I will quote the full question and answer
Calculate ∂f/∂x for f(x,y,t) = 3x2 +2xy + y1/2t - 5xt . With x(t) = t3 and y(t) = 2t5
The answer is given as ∂f/∂x = 6x + 2y -5t.
This looks to me like differentiating with respect to x while holding y and t constant even though x depends on t

7. Aug 2, 2017

### Dragon27

Probably because by $\partial f / \partial x$ they meant a partial derivative of the function $f$ with respect to the first argument.
Now that I think of it, it would make more sense to call the other case (differentiate $f$ over all of its variables with the use of the chain rule) taking a full derivative with respect to $x$ (when we look at $f$ as a function over $x$ only).

8. Aug 2, 2017

### FactChecker

Obviously this is a different example, but it certainly looks like you are correct about what they are doing. I don't think that I agree, but maybe I am missing a trick. Is there any more explanation or context given for this example? What subject is this supposed to illustrate? There are techniques for handling constraints where I could understand their partial derivatives.

9. Aug 2, 2017

### dyn

It was just a question I found on partial derivatives.
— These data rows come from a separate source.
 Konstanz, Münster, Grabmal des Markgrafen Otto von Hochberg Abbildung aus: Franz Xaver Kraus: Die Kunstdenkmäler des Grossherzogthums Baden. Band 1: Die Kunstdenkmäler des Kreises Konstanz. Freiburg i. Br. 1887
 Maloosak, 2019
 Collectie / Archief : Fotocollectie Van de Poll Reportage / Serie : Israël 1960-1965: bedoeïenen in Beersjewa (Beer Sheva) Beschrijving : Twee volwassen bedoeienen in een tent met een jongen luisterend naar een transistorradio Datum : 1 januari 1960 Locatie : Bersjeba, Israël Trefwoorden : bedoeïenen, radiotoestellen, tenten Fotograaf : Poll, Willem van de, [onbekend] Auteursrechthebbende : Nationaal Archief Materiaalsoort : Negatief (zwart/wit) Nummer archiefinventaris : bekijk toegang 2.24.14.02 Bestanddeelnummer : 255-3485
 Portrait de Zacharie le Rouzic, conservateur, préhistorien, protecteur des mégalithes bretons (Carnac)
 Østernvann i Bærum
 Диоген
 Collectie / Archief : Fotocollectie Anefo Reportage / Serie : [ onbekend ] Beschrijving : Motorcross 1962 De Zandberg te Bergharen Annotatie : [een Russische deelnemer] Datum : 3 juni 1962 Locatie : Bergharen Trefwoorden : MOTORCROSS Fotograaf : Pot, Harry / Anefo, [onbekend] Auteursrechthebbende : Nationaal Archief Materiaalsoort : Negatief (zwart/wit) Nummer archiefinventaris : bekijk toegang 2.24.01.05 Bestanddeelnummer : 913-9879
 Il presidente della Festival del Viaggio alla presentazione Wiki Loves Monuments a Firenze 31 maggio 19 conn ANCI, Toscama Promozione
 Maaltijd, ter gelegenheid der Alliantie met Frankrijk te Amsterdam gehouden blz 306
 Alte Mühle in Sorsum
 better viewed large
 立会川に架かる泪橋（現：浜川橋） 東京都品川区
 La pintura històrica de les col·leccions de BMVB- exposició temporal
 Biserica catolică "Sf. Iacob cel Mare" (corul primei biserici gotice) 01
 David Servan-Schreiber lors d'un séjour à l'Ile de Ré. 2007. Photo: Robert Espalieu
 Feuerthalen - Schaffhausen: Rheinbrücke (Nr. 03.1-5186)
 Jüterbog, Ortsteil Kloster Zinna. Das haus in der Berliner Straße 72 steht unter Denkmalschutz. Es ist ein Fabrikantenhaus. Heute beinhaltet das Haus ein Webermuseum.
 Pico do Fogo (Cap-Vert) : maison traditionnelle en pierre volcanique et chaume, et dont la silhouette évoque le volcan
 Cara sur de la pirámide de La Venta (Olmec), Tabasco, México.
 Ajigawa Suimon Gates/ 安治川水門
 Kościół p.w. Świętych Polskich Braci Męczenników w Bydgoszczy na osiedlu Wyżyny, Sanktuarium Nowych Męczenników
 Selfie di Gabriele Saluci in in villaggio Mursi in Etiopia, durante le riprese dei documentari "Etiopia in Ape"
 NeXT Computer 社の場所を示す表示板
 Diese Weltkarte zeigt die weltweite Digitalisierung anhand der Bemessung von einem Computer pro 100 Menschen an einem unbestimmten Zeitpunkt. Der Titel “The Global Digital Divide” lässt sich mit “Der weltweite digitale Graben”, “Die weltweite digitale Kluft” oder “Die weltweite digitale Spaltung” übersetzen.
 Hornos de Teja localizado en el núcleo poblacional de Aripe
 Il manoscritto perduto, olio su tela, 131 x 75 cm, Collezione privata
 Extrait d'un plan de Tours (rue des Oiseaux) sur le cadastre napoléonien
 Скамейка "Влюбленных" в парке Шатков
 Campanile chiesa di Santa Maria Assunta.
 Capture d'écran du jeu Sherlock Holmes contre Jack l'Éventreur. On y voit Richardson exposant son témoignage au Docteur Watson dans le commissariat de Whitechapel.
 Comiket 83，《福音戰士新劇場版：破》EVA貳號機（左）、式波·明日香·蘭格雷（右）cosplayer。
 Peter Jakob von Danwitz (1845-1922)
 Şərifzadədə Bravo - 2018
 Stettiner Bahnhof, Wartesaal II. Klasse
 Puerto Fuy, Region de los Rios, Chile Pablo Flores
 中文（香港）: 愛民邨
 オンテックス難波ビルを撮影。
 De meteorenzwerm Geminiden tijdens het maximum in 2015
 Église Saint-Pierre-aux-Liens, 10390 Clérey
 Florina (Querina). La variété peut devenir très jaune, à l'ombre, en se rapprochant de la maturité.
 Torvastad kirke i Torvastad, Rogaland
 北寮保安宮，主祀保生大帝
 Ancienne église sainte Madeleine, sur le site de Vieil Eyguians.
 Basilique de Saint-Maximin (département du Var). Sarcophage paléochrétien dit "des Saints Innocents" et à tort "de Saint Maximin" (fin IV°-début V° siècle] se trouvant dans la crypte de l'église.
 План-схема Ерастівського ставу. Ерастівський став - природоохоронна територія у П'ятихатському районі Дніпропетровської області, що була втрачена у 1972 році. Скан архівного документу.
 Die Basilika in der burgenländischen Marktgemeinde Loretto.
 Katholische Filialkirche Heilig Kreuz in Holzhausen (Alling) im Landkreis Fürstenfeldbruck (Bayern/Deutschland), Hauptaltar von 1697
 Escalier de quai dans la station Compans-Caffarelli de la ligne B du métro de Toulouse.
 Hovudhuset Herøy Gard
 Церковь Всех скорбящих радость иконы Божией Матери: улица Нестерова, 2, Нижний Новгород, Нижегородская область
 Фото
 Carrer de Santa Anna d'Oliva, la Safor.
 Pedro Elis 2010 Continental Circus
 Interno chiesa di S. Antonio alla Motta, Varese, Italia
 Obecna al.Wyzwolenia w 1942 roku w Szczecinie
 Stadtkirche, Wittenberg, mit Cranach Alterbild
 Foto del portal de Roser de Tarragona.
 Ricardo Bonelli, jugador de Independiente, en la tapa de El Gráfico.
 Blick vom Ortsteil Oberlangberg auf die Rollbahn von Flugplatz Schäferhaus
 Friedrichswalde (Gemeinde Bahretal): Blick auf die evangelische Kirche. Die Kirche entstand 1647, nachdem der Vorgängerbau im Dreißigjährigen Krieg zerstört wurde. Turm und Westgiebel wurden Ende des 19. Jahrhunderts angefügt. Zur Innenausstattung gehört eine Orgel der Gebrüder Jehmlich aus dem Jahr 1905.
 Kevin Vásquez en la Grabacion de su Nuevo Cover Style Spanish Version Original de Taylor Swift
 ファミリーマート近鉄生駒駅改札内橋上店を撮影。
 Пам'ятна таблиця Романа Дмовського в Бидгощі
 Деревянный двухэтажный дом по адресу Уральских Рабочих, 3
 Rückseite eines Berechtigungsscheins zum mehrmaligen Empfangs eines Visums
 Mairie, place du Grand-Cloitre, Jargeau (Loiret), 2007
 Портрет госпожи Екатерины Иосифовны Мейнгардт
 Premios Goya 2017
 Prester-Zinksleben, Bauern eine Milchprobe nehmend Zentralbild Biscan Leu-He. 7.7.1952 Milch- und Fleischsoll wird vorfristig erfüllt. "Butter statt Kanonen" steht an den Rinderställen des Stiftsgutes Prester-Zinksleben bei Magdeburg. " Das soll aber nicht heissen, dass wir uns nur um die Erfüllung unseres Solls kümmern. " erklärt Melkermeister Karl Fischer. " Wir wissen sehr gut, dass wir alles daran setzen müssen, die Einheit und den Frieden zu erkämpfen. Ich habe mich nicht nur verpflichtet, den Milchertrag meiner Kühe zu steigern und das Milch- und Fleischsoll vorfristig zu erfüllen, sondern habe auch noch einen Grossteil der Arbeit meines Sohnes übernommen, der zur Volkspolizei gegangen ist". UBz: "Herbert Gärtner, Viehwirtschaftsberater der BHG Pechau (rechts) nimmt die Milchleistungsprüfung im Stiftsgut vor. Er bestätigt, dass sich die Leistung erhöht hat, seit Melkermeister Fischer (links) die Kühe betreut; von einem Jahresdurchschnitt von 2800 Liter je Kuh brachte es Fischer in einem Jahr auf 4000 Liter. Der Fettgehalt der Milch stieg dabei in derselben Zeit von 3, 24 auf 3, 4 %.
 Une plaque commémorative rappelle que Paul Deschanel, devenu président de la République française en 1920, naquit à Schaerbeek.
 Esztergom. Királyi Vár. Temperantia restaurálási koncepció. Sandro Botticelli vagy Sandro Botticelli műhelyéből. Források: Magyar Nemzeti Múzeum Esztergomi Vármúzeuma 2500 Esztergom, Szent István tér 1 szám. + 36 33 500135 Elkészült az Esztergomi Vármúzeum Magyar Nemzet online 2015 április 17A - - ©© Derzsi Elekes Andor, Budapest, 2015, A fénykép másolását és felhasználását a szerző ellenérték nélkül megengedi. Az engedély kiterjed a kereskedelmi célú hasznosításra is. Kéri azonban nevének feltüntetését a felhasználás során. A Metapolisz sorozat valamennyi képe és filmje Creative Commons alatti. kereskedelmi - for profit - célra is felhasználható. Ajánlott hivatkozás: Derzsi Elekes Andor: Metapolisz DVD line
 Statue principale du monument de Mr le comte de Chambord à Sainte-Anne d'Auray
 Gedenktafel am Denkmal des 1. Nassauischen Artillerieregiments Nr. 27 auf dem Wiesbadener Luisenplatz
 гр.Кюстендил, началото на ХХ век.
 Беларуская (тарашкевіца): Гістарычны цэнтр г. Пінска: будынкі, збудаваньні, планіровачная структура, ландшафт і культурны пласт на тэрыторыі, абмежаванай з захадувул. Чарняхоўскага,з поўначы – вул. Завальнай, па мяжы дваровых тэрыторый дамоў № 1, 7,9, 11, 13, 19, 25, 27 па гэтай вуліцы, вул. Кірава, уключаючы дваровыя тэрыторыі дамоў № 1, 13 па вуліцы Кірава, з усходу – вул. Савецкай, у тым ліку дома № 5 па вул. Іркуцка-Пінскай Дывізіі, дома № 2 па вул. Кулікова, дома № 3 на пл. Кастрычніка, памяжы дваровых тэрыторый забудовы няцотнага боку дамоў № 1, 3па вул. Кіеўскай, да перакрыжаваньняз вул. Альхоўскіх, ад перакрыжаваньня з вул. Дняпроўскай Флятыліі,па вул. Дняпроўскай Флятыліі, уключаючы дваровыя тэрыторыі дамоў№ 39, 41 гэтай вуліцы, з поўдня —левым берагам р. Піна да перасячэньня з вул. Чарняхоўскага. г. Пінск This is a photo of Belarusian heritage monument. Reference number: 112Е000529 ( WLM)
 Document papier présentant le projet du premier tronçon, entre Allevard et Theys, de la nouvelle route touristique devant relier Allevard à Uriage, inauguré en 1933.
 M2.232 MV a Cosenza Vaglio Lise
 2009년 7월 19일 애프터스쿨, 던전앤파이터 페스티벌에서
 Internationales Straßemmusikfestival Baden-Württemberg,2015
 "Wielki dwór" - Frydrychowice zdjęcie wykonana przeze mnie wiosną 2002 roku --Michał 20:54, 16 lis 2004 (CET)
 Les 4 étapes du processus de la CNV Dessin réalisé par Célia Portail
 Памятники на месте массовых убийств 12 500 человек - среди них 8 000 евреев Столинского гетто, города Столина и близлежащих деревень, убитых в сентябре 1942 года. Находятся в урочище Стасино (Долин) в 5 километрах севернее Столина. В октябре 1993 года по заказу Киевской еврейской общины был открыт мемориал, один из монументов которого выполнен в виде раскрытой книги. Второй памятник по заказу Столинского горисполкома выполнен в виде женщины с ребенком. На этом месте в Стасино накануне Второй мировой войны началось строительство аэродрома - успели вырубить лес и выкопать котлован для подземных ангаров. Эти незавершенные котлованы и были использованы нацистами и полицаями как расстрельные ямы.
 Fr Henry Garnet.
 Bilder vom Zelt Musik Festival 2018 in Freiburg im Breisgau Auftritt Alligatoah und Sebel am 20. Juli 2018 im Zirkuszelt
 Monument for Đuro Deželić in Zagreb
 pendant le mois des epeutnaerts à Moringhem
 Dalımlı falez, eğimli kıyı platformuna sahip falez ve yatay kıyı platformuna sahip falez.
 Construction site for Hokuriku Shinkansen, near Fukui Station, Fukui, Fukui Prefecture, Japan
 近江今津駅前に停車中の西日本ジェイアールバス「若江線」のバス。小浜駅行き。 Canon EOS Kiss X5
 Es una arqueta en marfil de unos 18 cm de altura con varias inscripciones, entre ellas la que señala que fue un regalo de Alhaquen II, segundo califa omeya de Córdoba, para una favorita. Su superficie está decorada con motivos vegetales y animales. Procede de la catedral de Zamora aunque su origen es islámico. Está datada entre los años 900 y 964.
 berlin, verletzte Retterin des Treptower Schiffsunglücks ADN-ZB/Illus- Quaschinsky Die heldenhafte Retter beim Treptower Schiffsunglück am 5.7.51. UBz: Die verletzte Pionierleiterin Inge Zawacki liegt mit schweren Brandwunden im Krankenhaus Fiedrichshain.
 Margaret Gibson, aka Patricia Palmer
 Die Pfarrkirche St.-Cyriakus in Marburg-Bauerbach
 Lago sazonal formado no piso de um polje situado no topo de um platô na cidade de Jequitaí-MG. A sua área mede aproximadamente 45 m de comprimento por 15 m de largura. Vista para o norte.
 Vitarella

I understand that there is a difference between a partial derivative and a full/total derivative. My understanding is that a partial derivative means you treat all the other variables as constants but now i'm confused if one of the other variables is related to t ie. x(t) = t3

10. Aug 2, 2017

### Dragon27

If we took all dependencies into consideration $f$ would be a function of just one variable, kind of like $f(x,y(x),t(x))$, where each of $y$ and $t$ is itself a function of $x$, and we would have to find their derivatives with respect to $x$. That wouldn't be exactly a partial derivative.

Last edited: Aug 3, 2017
11. Aug 3, 2017

### dyn

I'm getting a bit confused now. Is the stated answer given above correct ? And if it is , why is it correct ?